*Records for the task:*

[Start of section]

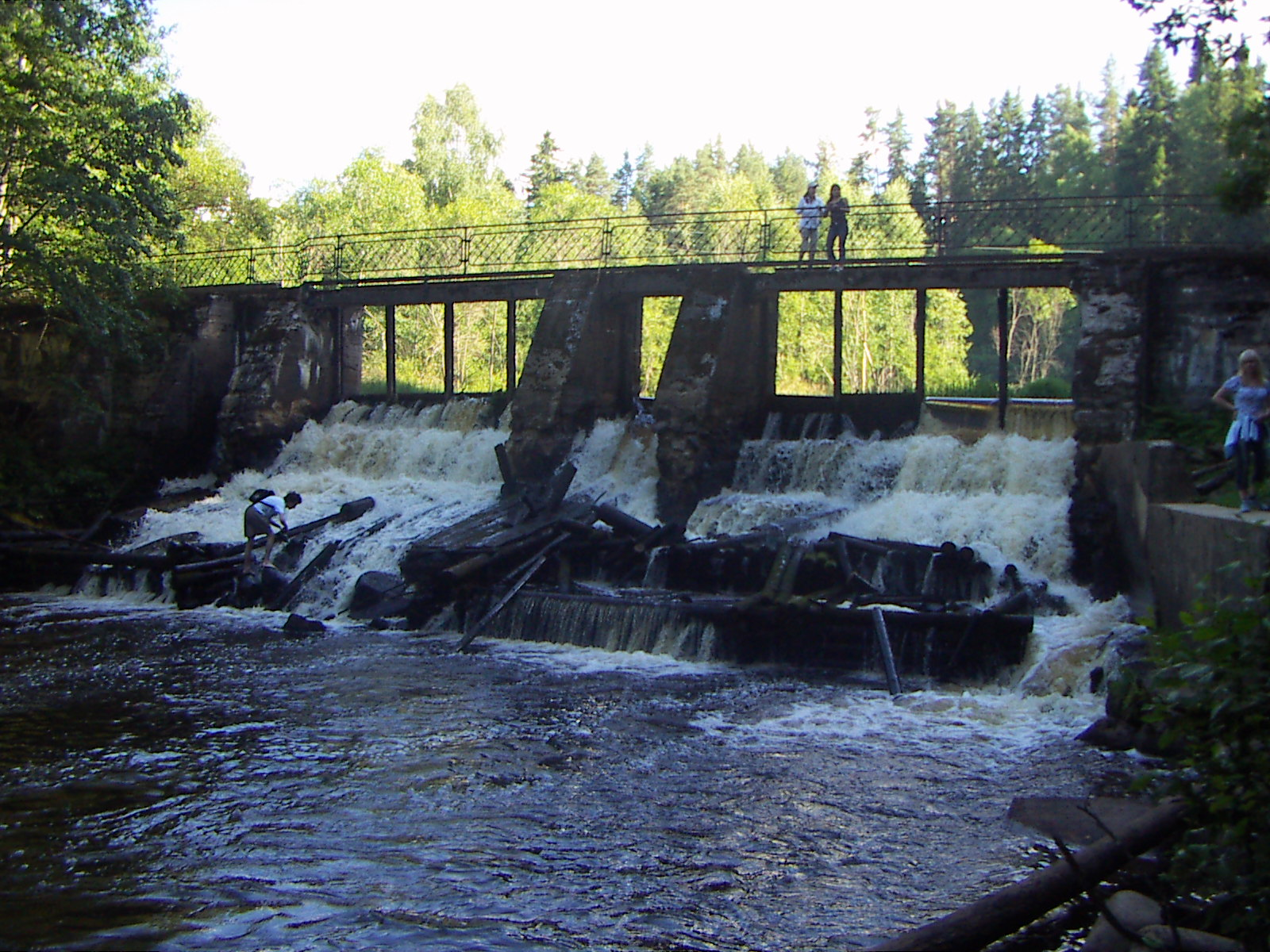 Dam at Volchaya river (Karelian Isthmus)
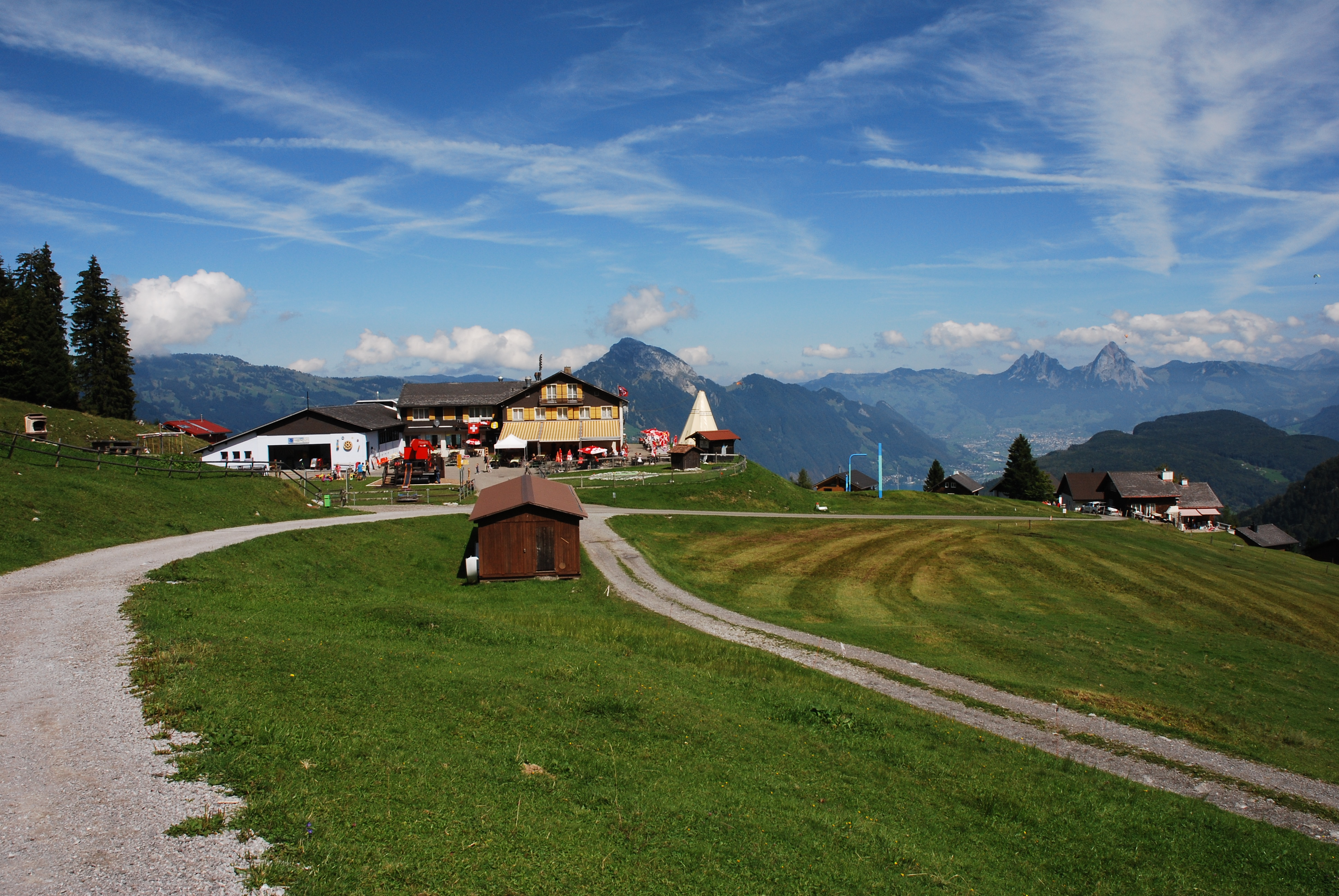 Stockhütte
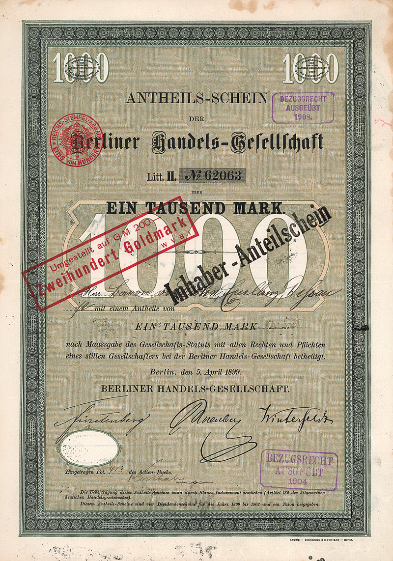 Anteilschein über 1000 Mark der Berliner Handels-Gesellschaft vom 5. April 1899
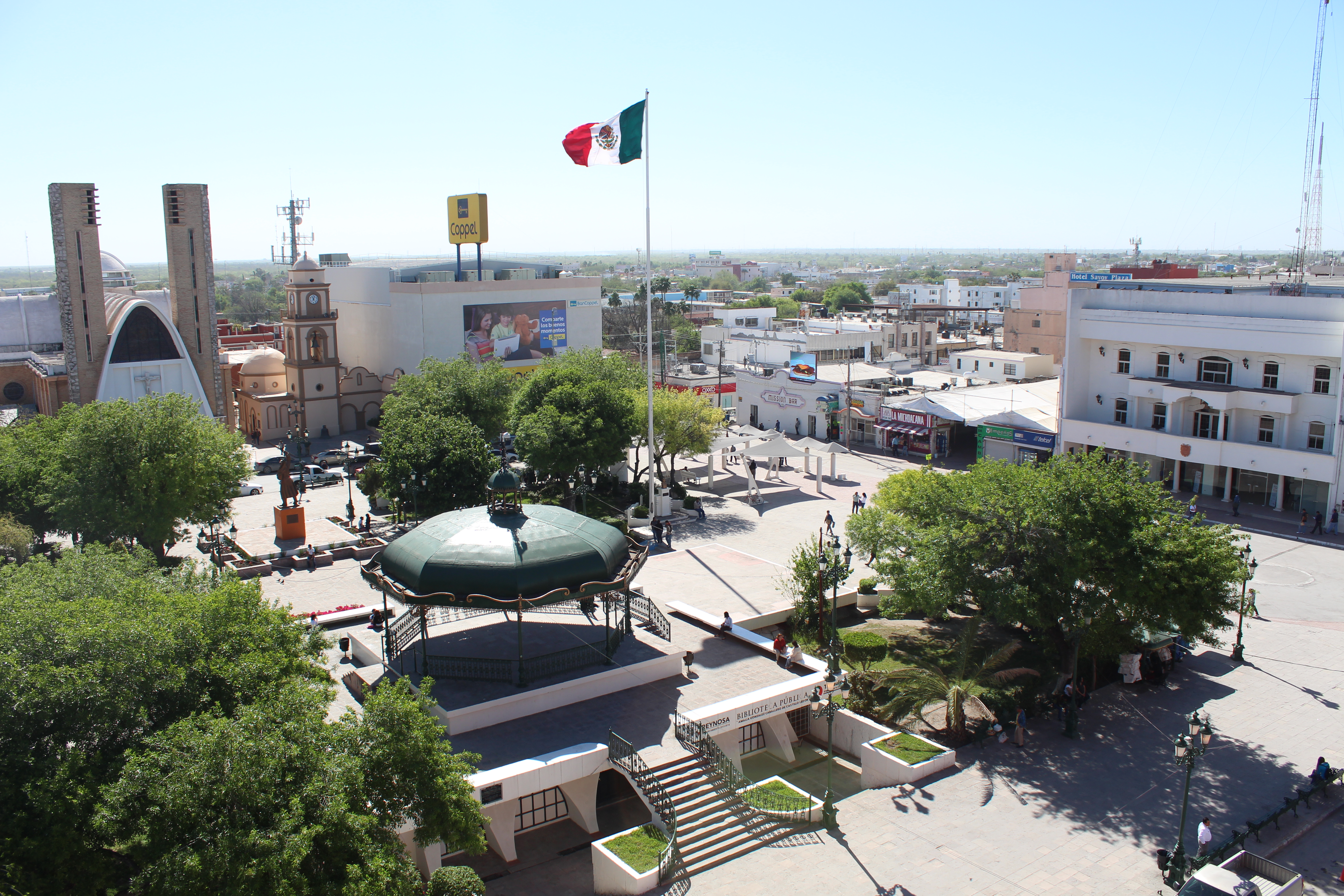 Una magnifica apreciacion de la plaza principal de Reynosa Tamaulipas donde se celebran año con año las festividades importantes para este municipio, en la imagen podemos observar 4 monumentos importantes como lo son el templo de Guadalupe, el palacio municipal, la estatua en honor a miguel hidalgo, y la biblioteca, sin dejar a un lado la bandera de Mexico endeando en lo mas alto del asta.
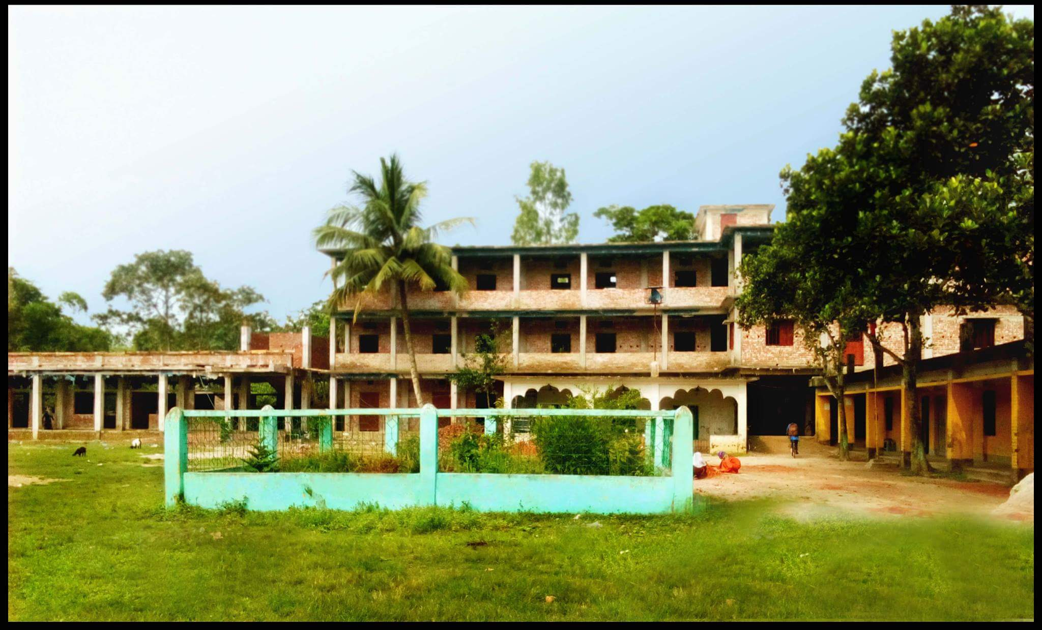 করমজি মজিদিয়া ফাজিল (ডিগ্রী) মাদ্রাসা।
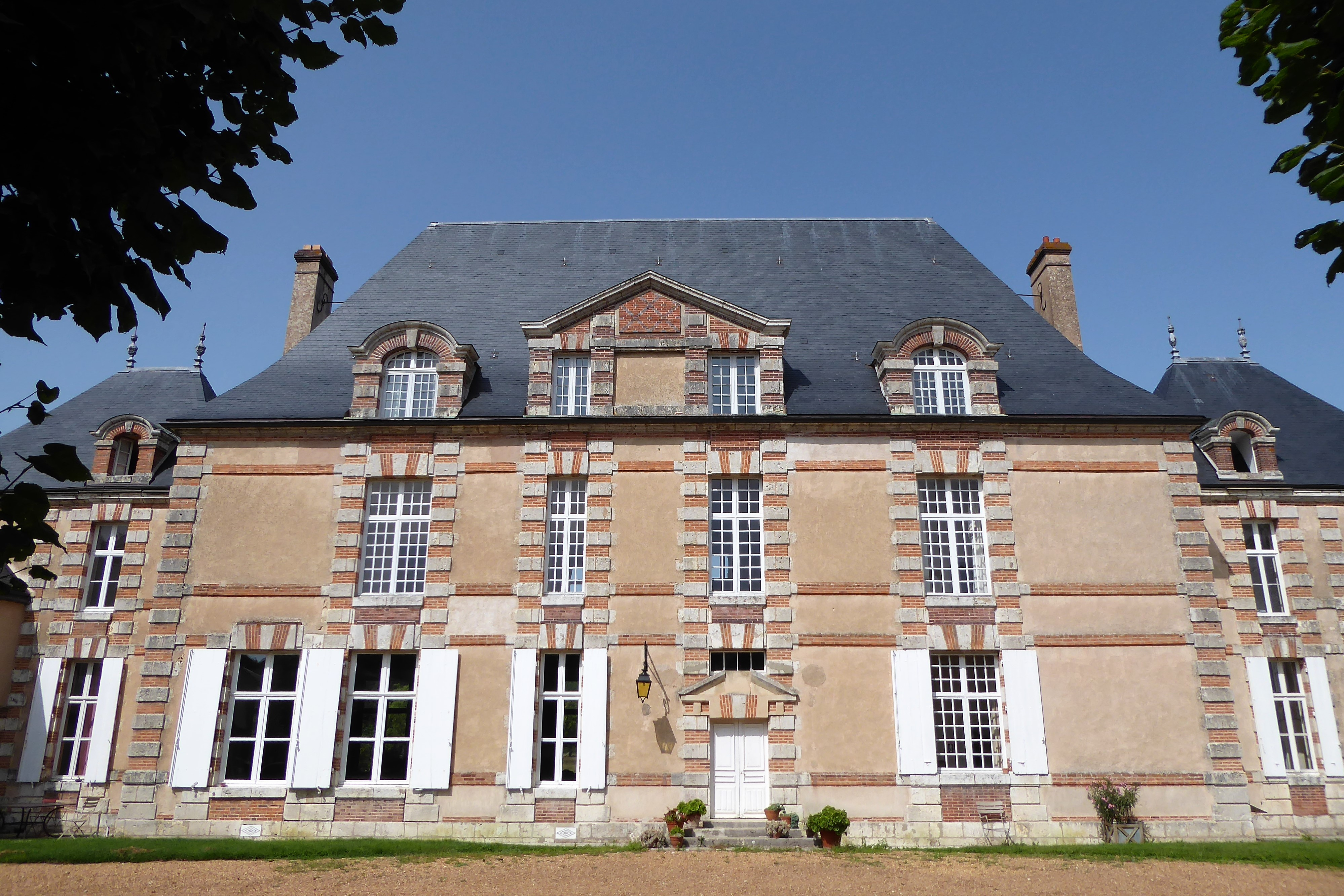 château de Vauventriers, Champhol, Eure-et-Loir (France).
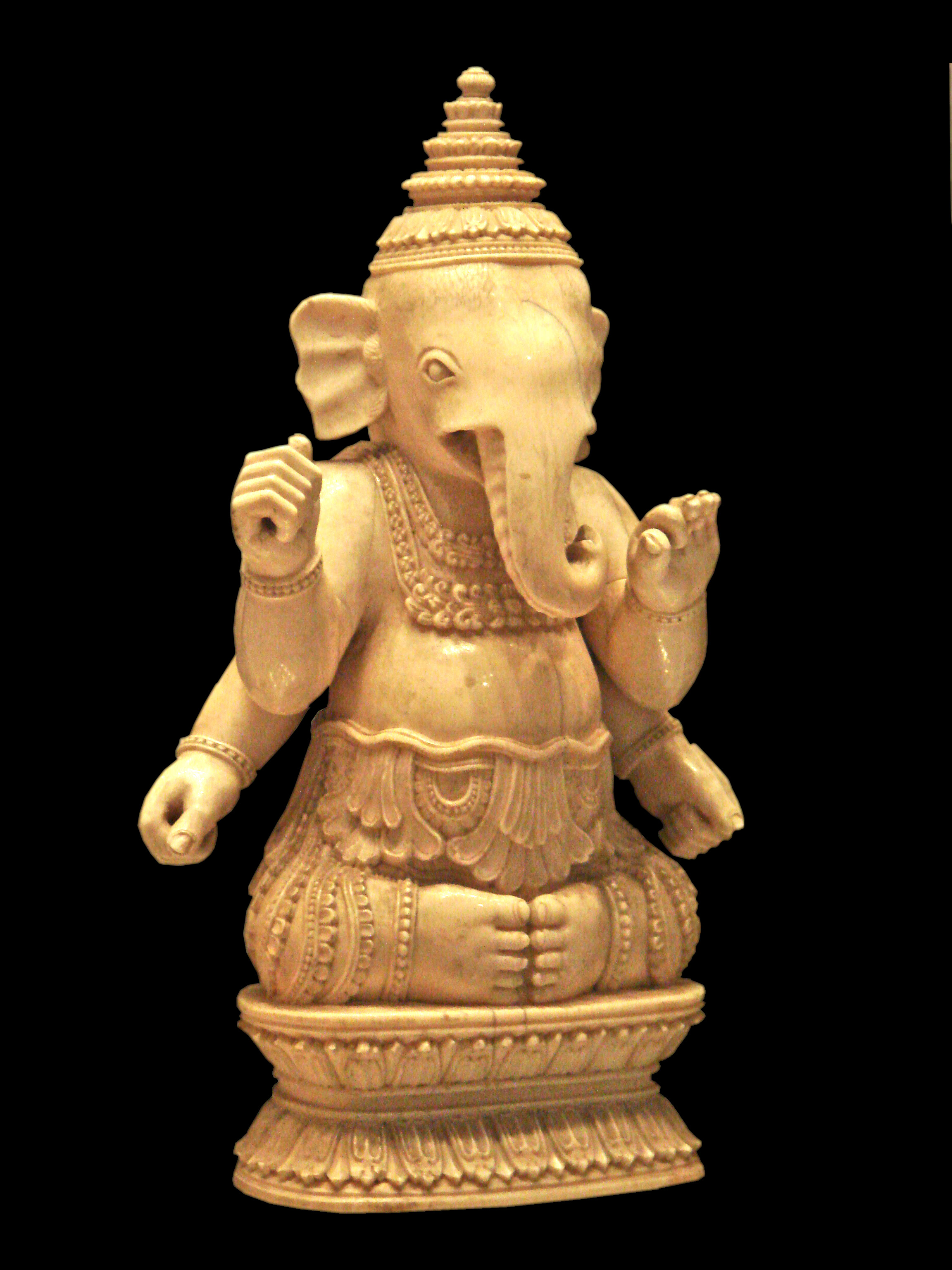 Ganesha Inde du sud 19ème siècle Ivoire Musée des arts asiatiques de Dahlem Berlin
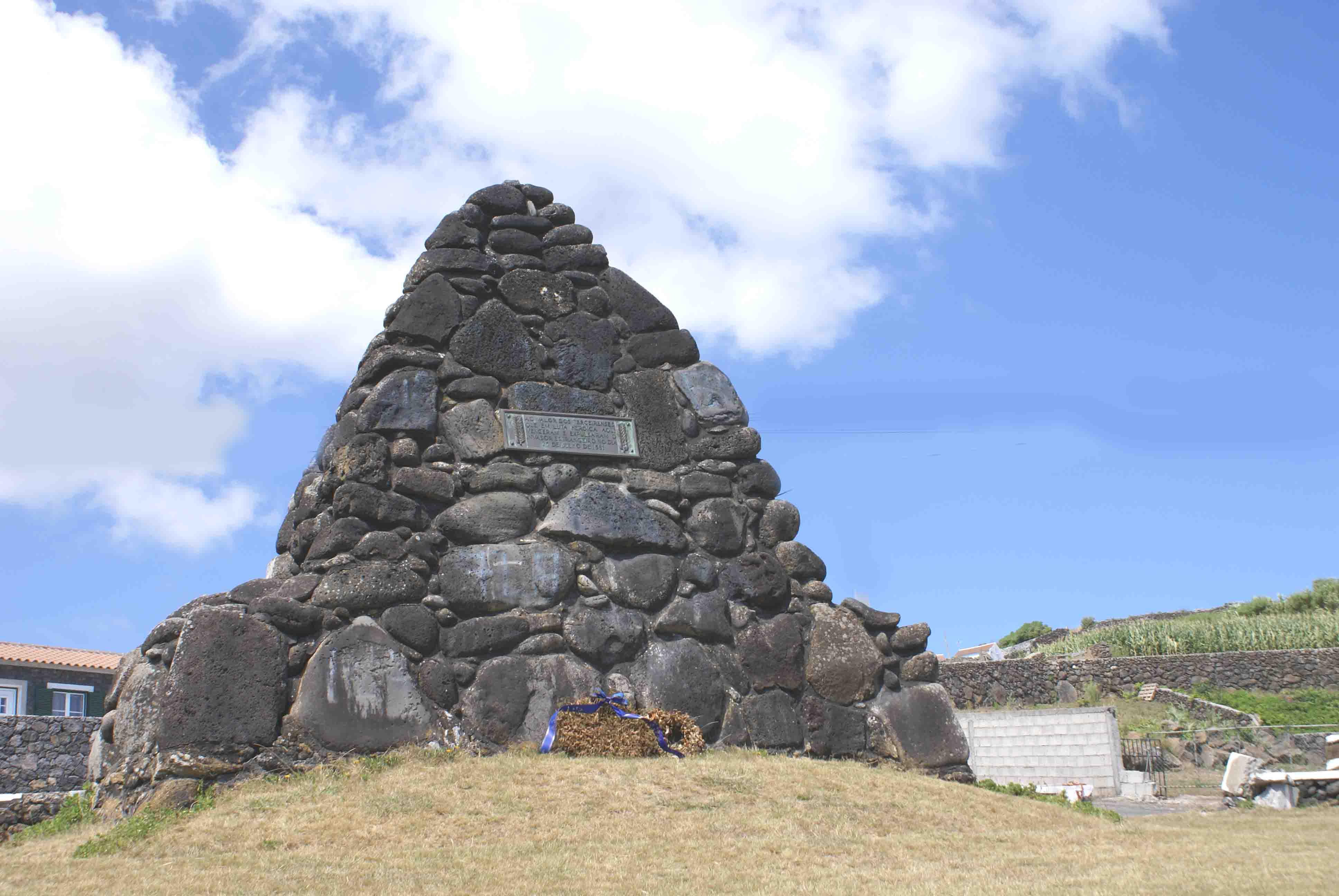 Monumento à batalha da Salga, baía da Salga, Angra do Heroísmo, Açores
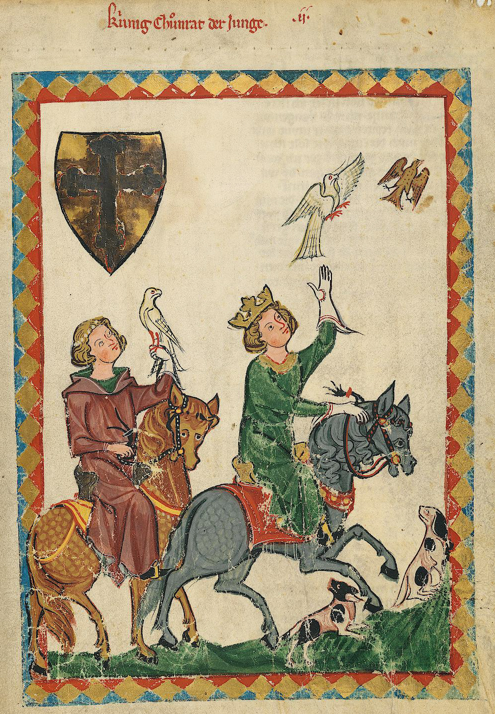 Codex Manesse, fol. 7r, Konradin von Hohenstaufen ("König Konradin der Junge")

[End of section]

*What needs to be done:* Your reply should hold exactly the lines from the line containing "Ganesha Inde du" through the final line of the listing, and none of the pictures.

*Completed task:*
 Ganesha Inde du sud 19ème siècle Ivoire Musée des arts asiatiques de Dahlem Berlin
 Monumento à batalha da Salga, baía da Salga, Angra do Heroísmo, Açores
 Codex Manesse, fol. 7r, Konradin von Hohenstaufen ("König Konradin der Junge")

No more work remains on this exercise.